Calculating the EC10 or IC90 values for a dose response curve is not as simple as the EC50 or IC50 values when using the 4PL or 5PL model equations.

The equation for calculating any EC value given a 4PL curve fit is the following:

EC_F = (F/(100-F))^(1/H) * EC₅₀

0 < F < 100 (This is the EC value you are interested in. For example, F=10 for EC₁₀.)
H = Hill Slope for the 4PL curve fit

Luckily, our latest release of MasterPlex ReaderFit 2010 makes this easy. Yes, even with the 5PL curve-fit!

Here’s how:

1. Copy & paste your data into ReaderFit

   Copy your response values from the source and paste it into ReaderFit via CTRL+V -> Paste Response Values.

2. Mark data as Sample Curve type (part 1)

   Select all of the data points that will be used to fit one entire dose response curve including all replicates. In the example given below, there are 7 groups each done in duplicate.
   

3. Mark data as Sample Curve type (part 2)

   Click on the blue Mark Sample Curve button. (The Auto Fill dialog may pop up. Click the Close button if you see it.)
   

4. Indicate known dose concentration values (part 1)

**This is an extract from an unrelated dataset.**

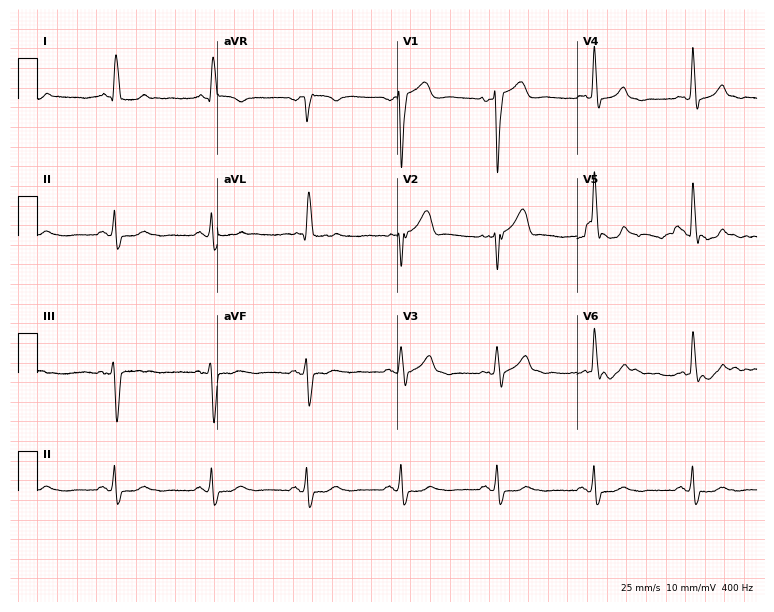
12-lead ECG from a male, 72 years old. Screened for six findings — first-degree AV block, right bundle branch block, left bundle branch block, sinus bradycardia, atrial fibrillation, sinus tachycardia — none is recorded.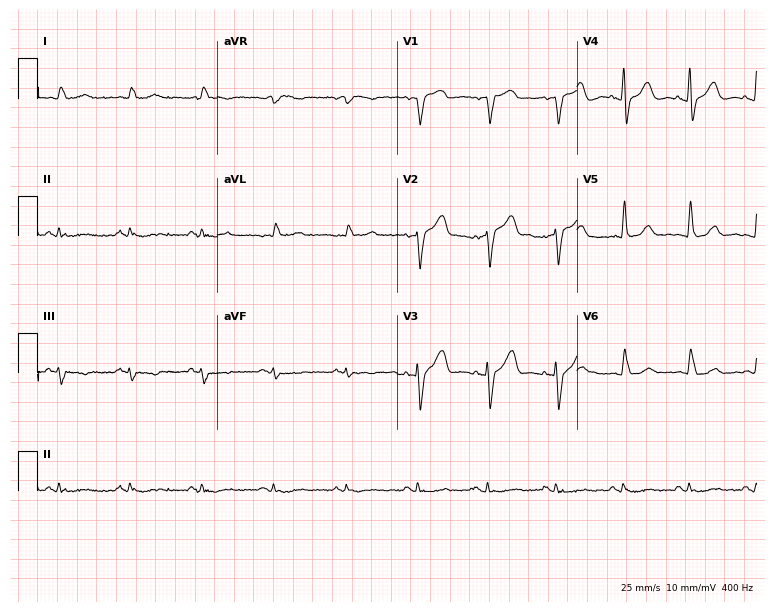
Standard 12-lead ECG recorded from an 81-year-old man. None of these six findings is recorded: first-degree AV block, right bundle branch block (RBBB), left bundle branch block (LBBB), sinus bradycardia, atrial fibrillation (AF), sinus tachycardia. Other findings, if any, are not listed.

   Select Independent Values(X-axis) from the data pull-down menu. This will show the corresponding data in the plate view. By default, all of the Independent Values(X-axis) will be 0.
   

5. Indicate known dose concentration values (part 2)

   Select the sample of interest and double-click the lower-cell to enter edit mode. Once in edit mode, type in the concentration value. Make sure all values have the same unit. We will edit that later.
   

6. Fitting the curve (part 1)

   Select the Fit Curves tab.
   

7. Fitting the curve (part 2)

   Select either the Four Parameter Logistic (4PL) or Five Parameter Logistic (5PL) from the Curve Fitting section and press the Calculate button.
   

8. Edit dose response curve axes

   Right-click on the dose response curve chart and edit the x and y axes. You also have the option to add a chart title.
   

9. Calculate EC or IC(Anything) value (part 1)

   Press the Statistics Toolbar button.

10. Calculate EC or IC(Anything) value (part 2)

    By default the EC50 and the log EC50 values are calculated for you. If you have an inhibition curve, press the ICxx radio button to switch to IC50 and log IC50 values.
    

11. Calculate EC or IC(Anything) value (part 3)

    If you have an inhibition curve and you are interested in the IC90 calculation, simply select the ICxx radio button and enter “90” into the Percentages section and press the Add button.
    

If you have not done so yet, I would like to invite you to try the free 14-day trial of MasterPlex ReaderFit.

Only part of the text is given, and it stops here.